Écriture automatique


  • Team

    Je tente de ressusciter un classique.

    Petit rappel sur le concept : l’écriture automatique est un exercice qui consiste à laisser parler sa plume (ou son clavier, ici, en l’occurrence).
    En clair, le but est de se laisser écrire sans prendre le temps de réfléchir à ce que l’on veut dire, sans se reprendre et sans se corriger.
    Aucune exigence de style, de taille ou de thème.

    Donc voilà, lâchez-vous et/ou lisez les créations des autres.


  • Team

    Encore une fois, je suis fatigué du monde. Le monde est si grand, si lent, si pétri dans ses certitudes. Saleté de création et d’existence.
    Pourquoi vit-on? Pourquoi meurt-on? Merde, j’ai l’impression d’être dans Starmania avec mes questions à la con.
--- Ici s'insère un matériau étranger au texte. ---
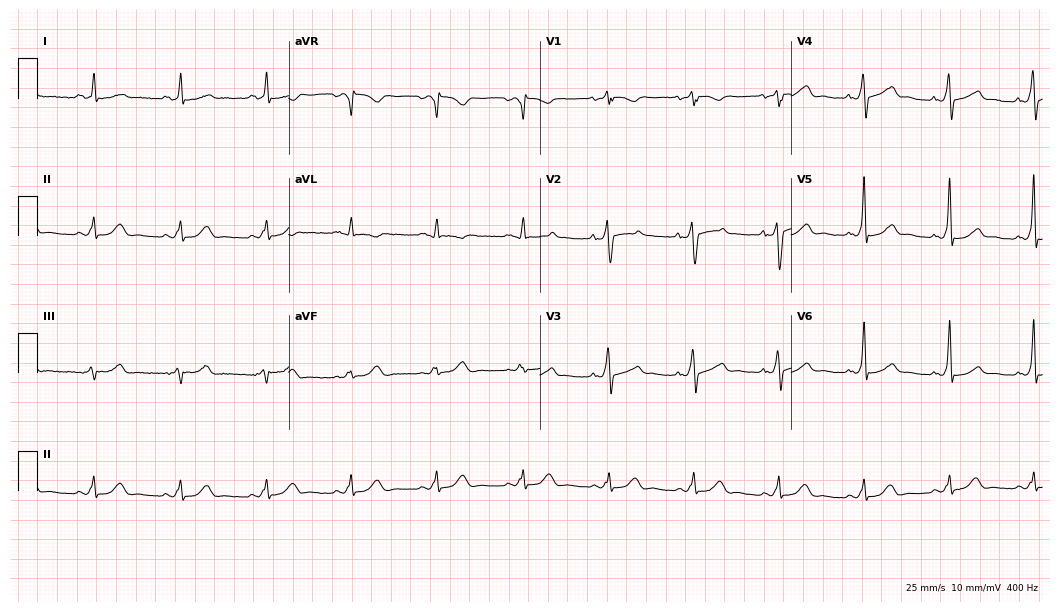
ECG — a 65-year-old male. Screened for six findings — first-degree AV block, right bundle branch block, left bundle branch block, sinus bradycardia, atrial fibrillation, sinus tachycardia — none is recorded. Other findings, if any, are not listed.
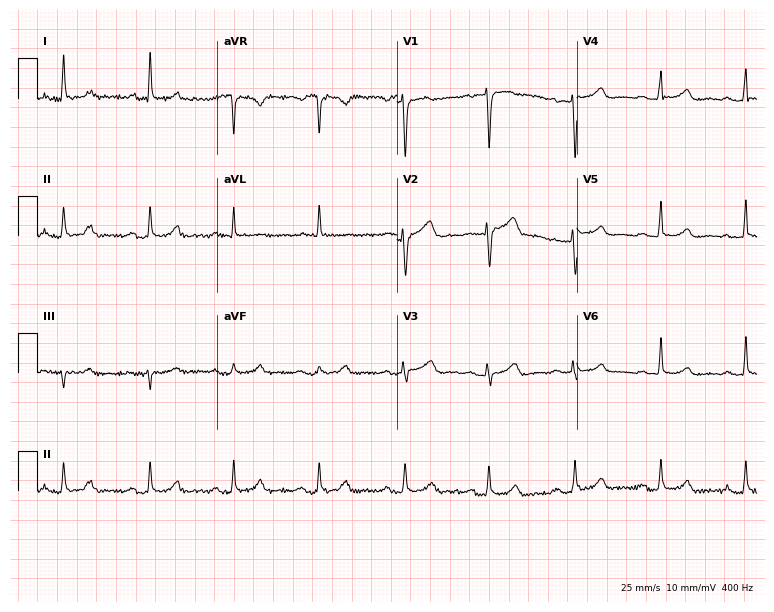
ECG — a 49-year-old female. Screened for six findings — first-degree AV block, right bundle branch block, left bundle branch block, sinus bradycardia, atrial fibrillation, sinus tachycardia — none is recorded.
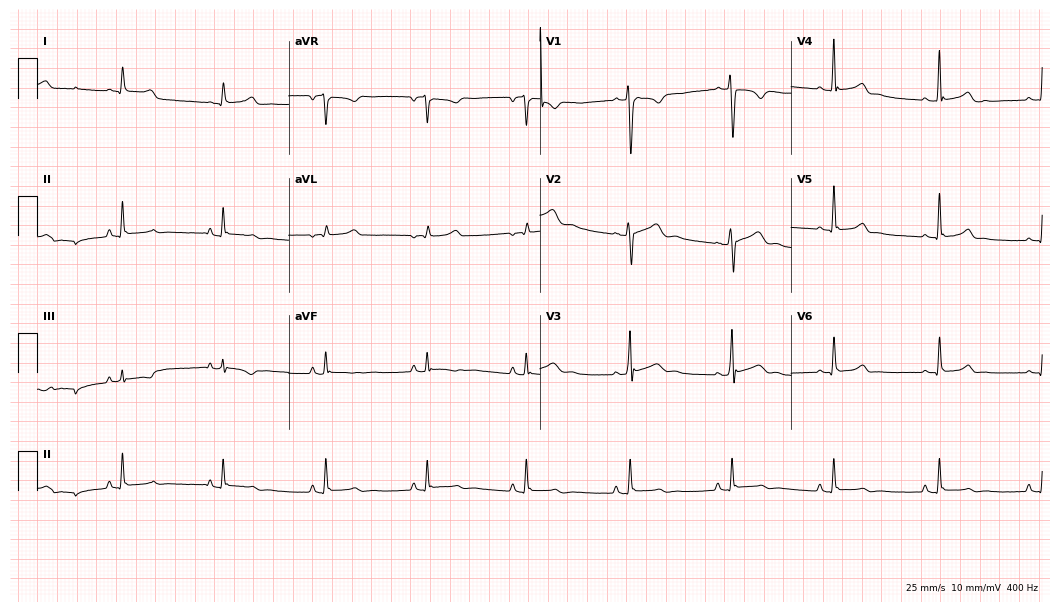
Resting 12-lead electrocardiogram (10.2-second recording at 400 Hz). Patient: a 19-year-old male. None of these six findings is recorded: first-degree AV block, right bundle branch block, left bundle branch block, sinus bradycardia, atrial fibrillation, sinus tachycardia.
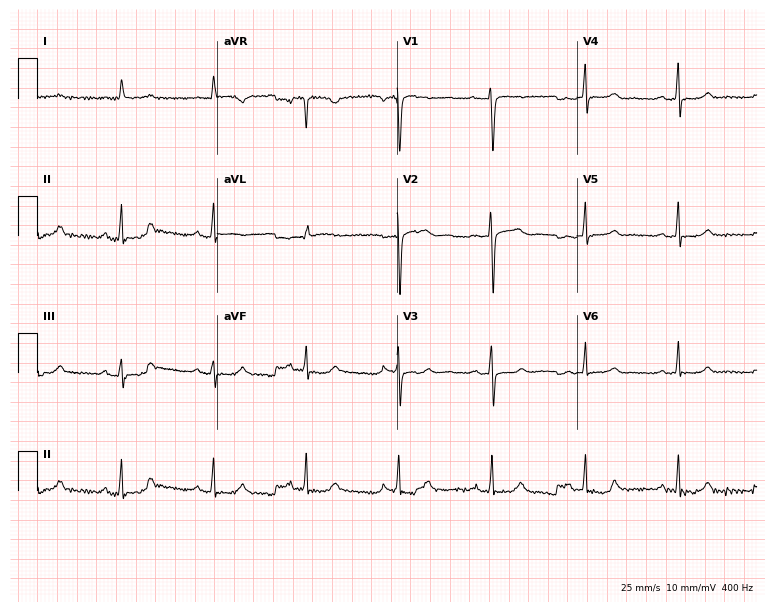
12-lead ECG from a woman, 57 years old. Screened for six findings — first-degree AV block, right bundle branch block, left bundle branch block, sinus bradycardia, atrial fibrillation, sinus tachycardia — none is recorded. Other findings, if any, are not listed.

    Mon clavier parle-t-il vraiment à ma place? Parce que l’idée de laisser parler sa plume ou son clavier est une figure rhétorique pour le moins ubuesque. J’aime bien dire “pour le moins ubuesque”, ça fait classe.
    En fait, c’est l’essence même de la littérature : la résistance. La prolifération. La réticence. Les figures de style qui s’imposent avec classe, avec grâce, et grâce à elles, l’écrit prend ses ailes, et crie superbement sur les toits du monde. Ce fameux monde, toujours là, dont on est tous fatigué.
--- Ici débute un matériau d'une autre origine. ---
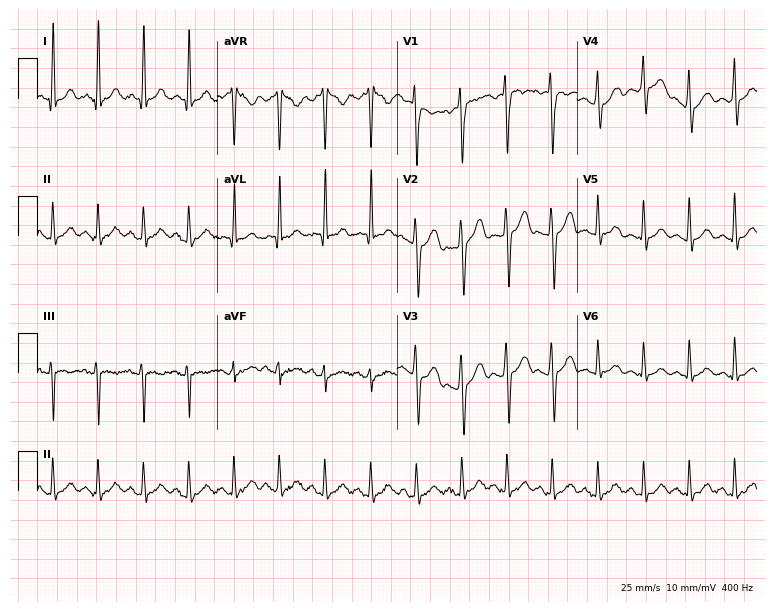
Resting 12-lead electrocardiogram (7.3-second recording at 400 Hz). Patient: a 37-year-old man. The tracing shows sinus tachycardia (a sinus rate of 100 beats per minute or more).
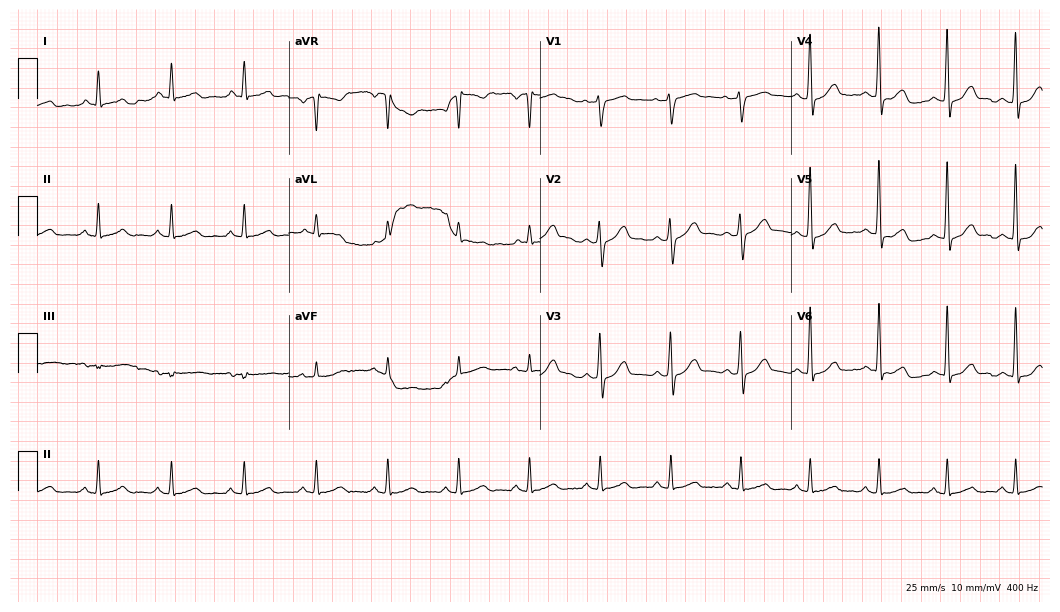
ECG (10.2-second recording at 400 Hz) — a male, 66 years old. Labelled as a normal ECG.
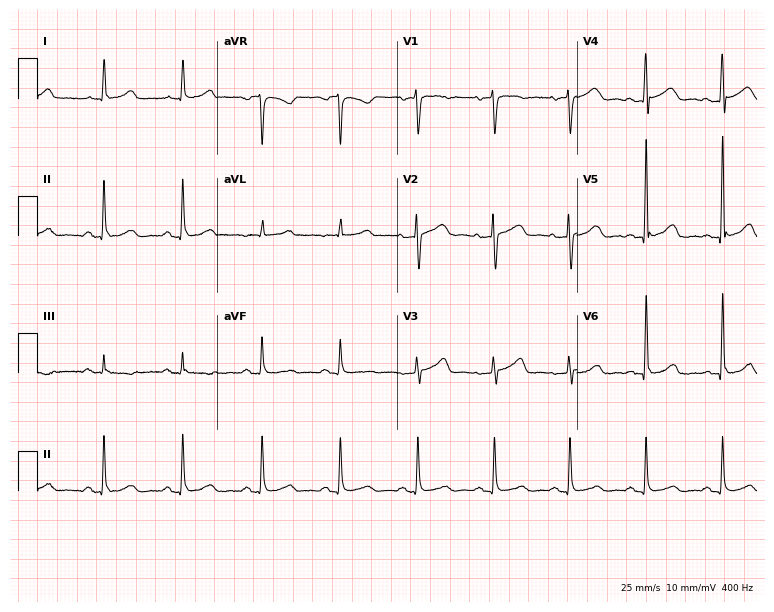
12-lead ECG from a 56-year-old female patient. Recorded interpretation: within normal limits.
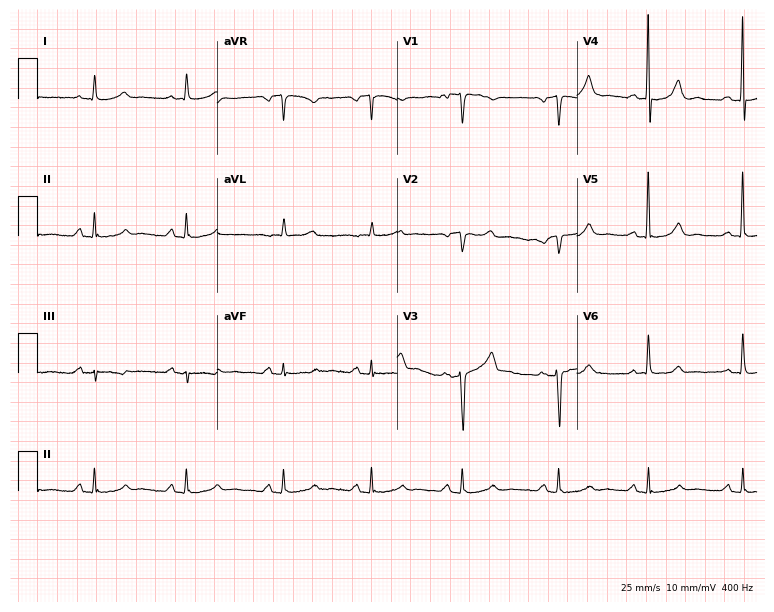
Resting 12-lead electrocardiogram. Patient: a 67-year-old woman. Read as a normal ECG.
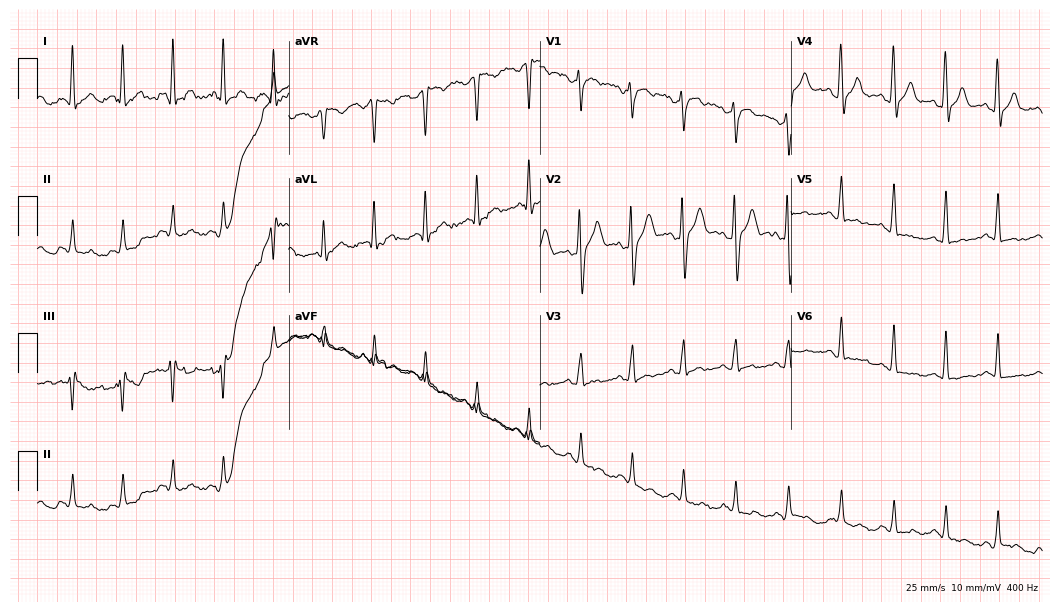
12-lead ECG from a male patient, 46 years old. No first-degree AV block, right bundle branch block, left bundle branch block, sinus bradycardia, atrial fibrillation or sinus tachycardia recorded for this tracing.

    Le monde se fatigue peut-être aussi de nous. Ne sommes-nous pas un peu chiants, après tout. On piétine le monde. On pollue le monde. On lit le Monde. Le pauvre, mont d’imagination, mon imagination si féconde, si nauséabonde, si moribonde. Un peu comme James Bond, with whom I like to bond. C’est immonde et innommable. Un nomade qui raconte des fables s’attable à mon étable. Je lui mets un coup de câble entre les gencives, il saigne et s’ensuit alors le seigle du pain qu’il me met dans la tronche. Ronchon que je suis, je clonche.
    Non, ce mot n’existe pas. C’est aussi ça, la littérature.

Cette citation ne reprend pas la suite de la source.